The arguments of the dynamics function imply a number of decisions that need to be made by the user: How many steps do we want to take? How large should each step be? How much momentum should be provided?

We justified our choice of momentum previously, a random univariate Gaussian. The decisions regarding the number and size of steps has implications for the **path length** used to obtain a sample. Here are three different path lengths and the resulting samples (blue points):

![HMC samples](images/HMC_samples.png)

(from *Carroll 2019*)

As you might expect, different step sizes and numbers are appropriate for different models, depending on the associated geometry, and therefore tuning is usually necessary.

### Accept / Reject

In practice, using finite stepsizes $\epsilon$ will not preserve $\mathcal{H}(s,\phi)$ exactly and will introduce bias in the simulation.
Also, rounding errors due to the use of floating point numbers means that the above transformation will not be perfectly reversible.
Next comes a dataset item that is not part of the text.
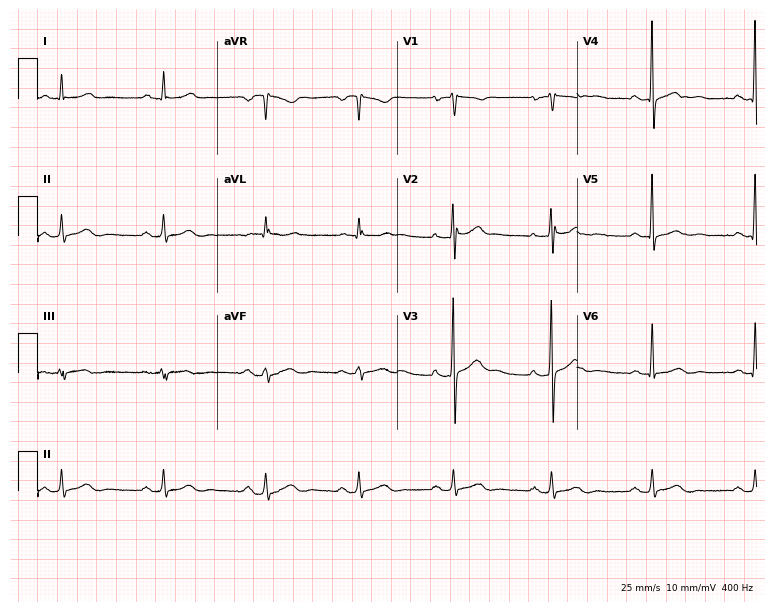
12-lead ECG from a 55-year-old male. Recorded interpretation: within normal limits.
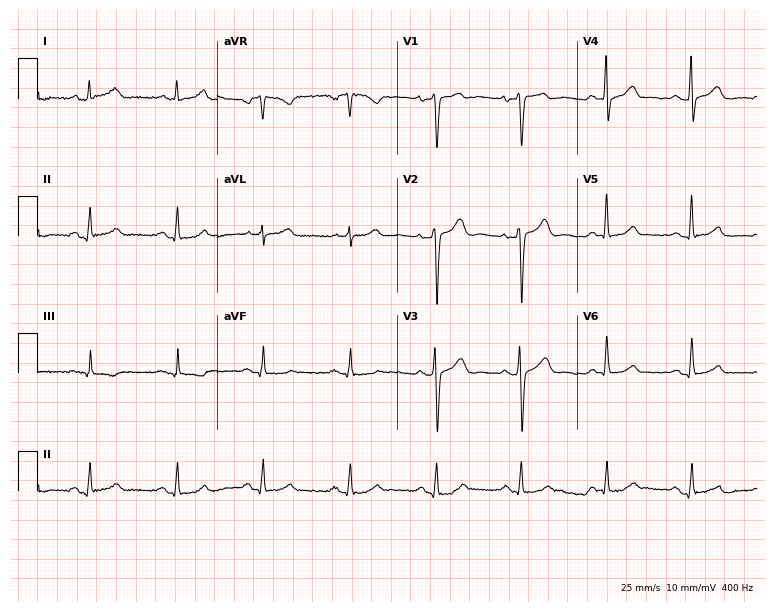
12-lead ECG from a 46-year-old male (7.3-second recording at 400 Hz). No first-degree AV block, right bundle branch block, left bundle branch block, sinus bradycardia, atrial fibrillation or sinus tachycardia recorded for this tracing.

HMC cancels these effects **exactly** by adding a Metropolis accept/reject stage, after $n$ leapfrog steps. The new state
$\chi' = (s',\phi')$ is accepted with probability $p_{acc}(\chi,\chi')$, defined as:

$$p_{acc}(\chi,\chi') = min \left( 1, \frac{\exp(-\mathcal{H}(s',\phi')}{\exp(-\mathcal{H}(s,\phi)} \right)$$

### HMC Algorithm

Given all of these components, we can now express the HMC algorithm.

Though there is some complex math involved, the algorithm itself is conceptually simple. It involves three steps:

1.  sample a new velocity from a univariate Gaussian distribution
2.  perform $n$ leapfrog steps to obtain the new state $\chi'$
3.  perform accept/reject move of $\chi'$



The `hmc_move` function below implements a full HMC step. Given a matrix of initial states
$s \in \mathcal{R}^{N \times D}$ (`positions`) and energy function
$E(s)$ (`energy_fn`), it defines the symbolic graph for computing
`n_steps` of HMC, using a given `stepsize`. 

In [None]:
def hmc_move(s_rng, positions, energy_fn, stepsize, n_steps):

    # sample random velocity using independent normals
    initial_vel = s_rng.normal(size=positions.shape)

    # perform simulation of particles subject to Hamiltonian dynamics
    final_pos, final_vel = simulate_dynamics(
            initial_pos=positions,
            initial_vel=initial_vel,
            stepsize=stepsize,
            n_steps=n_steps,
            energy_fn=energy_fn)

    # accept/reject the proposed move based on the joint distribution
    accept = metropolis_hastings_accept(
            energy_prev=hamiltonian(positions, initial_vel, energy_fn),
            energy_next=hamiltonian(final_pos, final_vel, energy_fn),
            s_rng=s_rng)

    return accept, final_pos

where `metropolis_hastings_accept` and `hamiltonian` are helper
functions, defined as follows:

In [None]:
def metropolis_hastings_accept(energy_prev, energy_next, s_rng):
    
    ediff = energy_prev - energy_next
    return (tt.exp(ediff) - s_rng.uniform(size=energy_prev.shape)) >= 0


def kinetic_energy(vel):
    
    return 0.5 * (vel ** 2).sum(axis=1)


def hamiltonian(pos, vel, energy_fn):
    """
    Returns the Hamiltonian (sum of potential and kinetic energy) for the given
    velocity and position. Assumes mass is 1.
    """
    return energy_fn(pos) + kinetic_energy(vel)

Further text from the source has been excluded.